班里越吵、越乱、越燥,他只要轻轻一守、一静、一息,周身就像自动隔出一圈看不见的屏障,外面的浮躁、焦虑、乱哄哄的意识波动,很难真正渗进来。更奇妙的是,不止他自己稳,连他周围两三个座位的同学,都会莫名安静一点、平和一点、坐得住一点。
不是法术,不是神通,是最朴素的道理:人能常清静,天地悉皆归。一人心定,一小片气场便定。
这一天,陈越比往常更清晰地“看见”了——不是肉眼,是内观、观气、感场。
在他的感知里,整个教室像蒙着一层淡淡的灰雾,忽浓忽淡,忽快忽慢,四处冲撞。那是众人散乱的心念、不安的情绪、浮动的欲望、被外界扰动的意识,混在一起,形成一片浑浊无序的气场。越是焦躁、失眠、敏感、执念重的人,身边的灰雾就越浓、越乱、越沉。
而在这片灰雾里,有两处光点,格外干净、明亮、稳定。
一处是靠窗第三排的林深。
那不是道家所说的阳气、真气,更像一种极度清醒、高度凝聚、不被扰动的自主意识,澄澈、冷静、内敛,像深潭里的一点光,不乱动、不外耀,却稳稳定在那里,周围的灰雾近不了身。
另一处,是刚从走廊回来、坐回座位的江奕。
比起林深,他的光要弱一些、柔一些,但同样干净、紧致、不再散乱,不再像前几天那样被情绪扯得忽明忽暗。幻象破了,心定了,光自然就亮了、稳了。
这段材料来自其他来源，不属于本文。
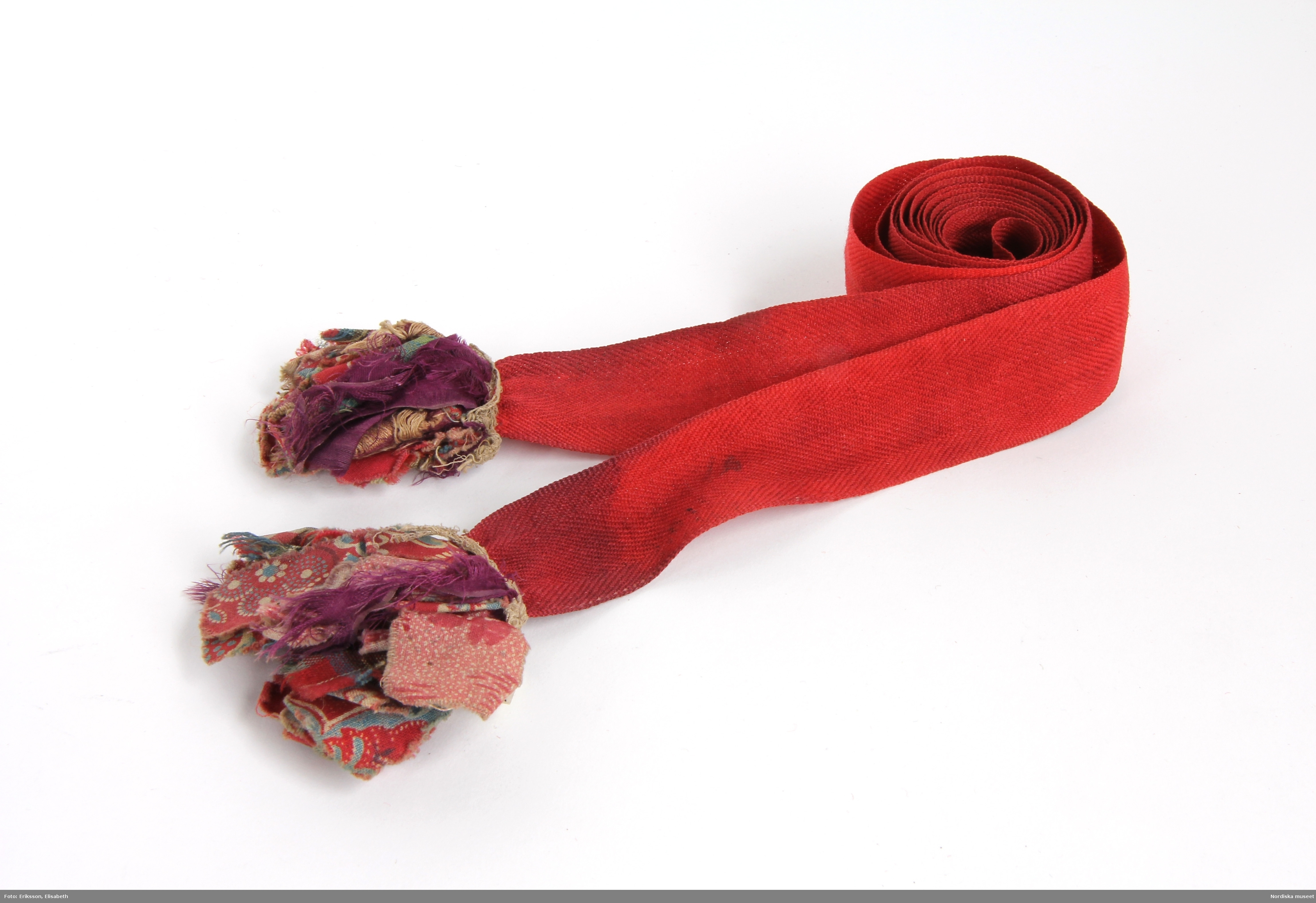 Förklädesband

陈越心里清楚,这两个人,和自己是一类人——不是普通人,是醒着一点、守着一点、能稳住自己的人。
他不懂他们那套“意识、锚定、破幻”的说法,也听不懂“古零”是什么,但他能从气场上看懂:他们走的路不同,守的东西一样——守心、守正、守静、不随波逐流。
就在这时,他前桌的女生忽然捂住额头,轻轻“嘶”了一声,脸色有点发白,眉头皱着,坐立不安。
“怎么了?”旁边同学问。
“不知道,头好晕,胸口闷,心里慌慌的,说不上来的难受。”
“我也是,昨晚三点才睡着,今天一直耳鸣。”
“我浑身都燥,想发脾气,又不知道跟谁发。”
几个人小声抱怨,语气里都是疲惫和不解。
陈越没有插话,没有伸手,没有任何动作,只是在自己座位上,更深一层守静、调息、抱元守一。他没有刻意“输出”什么,只是把自己的神、气、心,守得更稳、更清、更定。
短短半分钟不到,他周围那一小块区域,明显安静下来。
前桌头晕的女生,呼吸慢慢放缓,眉头渐渐舒展,捂着额头的手放了下来,脸色也好了一点,虽然依旧疲惫,却不再那种坐不住的慌乱。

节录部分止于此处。